» **Exercise**
Which lines of the data below contain "Based"? Please show them all.
#### Material supplied ####
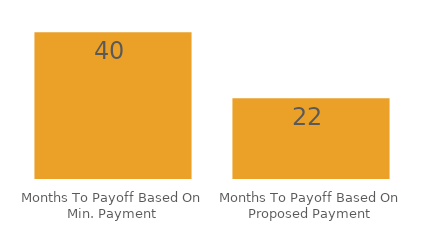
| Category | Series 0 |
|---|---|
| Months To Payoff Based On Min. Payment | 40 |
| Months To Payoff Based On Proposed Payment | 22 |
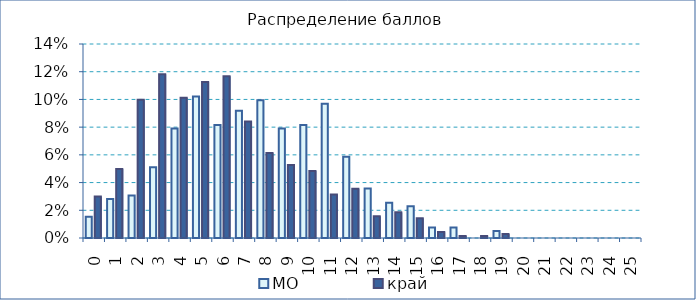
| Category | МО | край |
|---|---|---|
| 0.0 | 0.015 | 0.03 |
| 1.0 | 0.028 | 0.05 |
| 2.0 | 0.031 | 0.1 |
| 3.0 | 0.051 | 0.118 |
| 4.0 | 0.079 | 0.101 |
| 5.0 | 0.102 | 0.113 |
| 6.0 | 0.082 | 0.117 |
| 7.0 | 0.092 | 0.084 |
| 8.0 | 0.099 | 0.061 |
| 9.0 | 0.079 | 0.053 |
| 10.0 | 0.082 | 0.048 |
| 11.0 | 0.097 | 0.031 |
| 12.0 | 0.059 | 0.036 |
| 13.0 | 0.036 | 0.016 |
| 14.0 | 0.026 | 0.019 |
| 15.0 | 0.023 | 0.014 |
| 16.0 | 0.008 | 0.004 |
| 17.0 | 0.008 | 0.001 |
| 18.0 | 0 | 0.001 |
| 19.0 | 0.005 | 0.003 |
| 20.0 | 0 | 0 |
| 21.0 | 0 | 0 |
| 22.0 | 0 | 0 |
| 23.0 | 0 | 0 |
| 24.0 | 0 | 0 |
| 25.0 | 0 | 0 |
####
» **Exercise response**
| Months To Payoff Based On Min. Payment | 40 |
| Months To Payoff Based On Proposed Payment | 22 |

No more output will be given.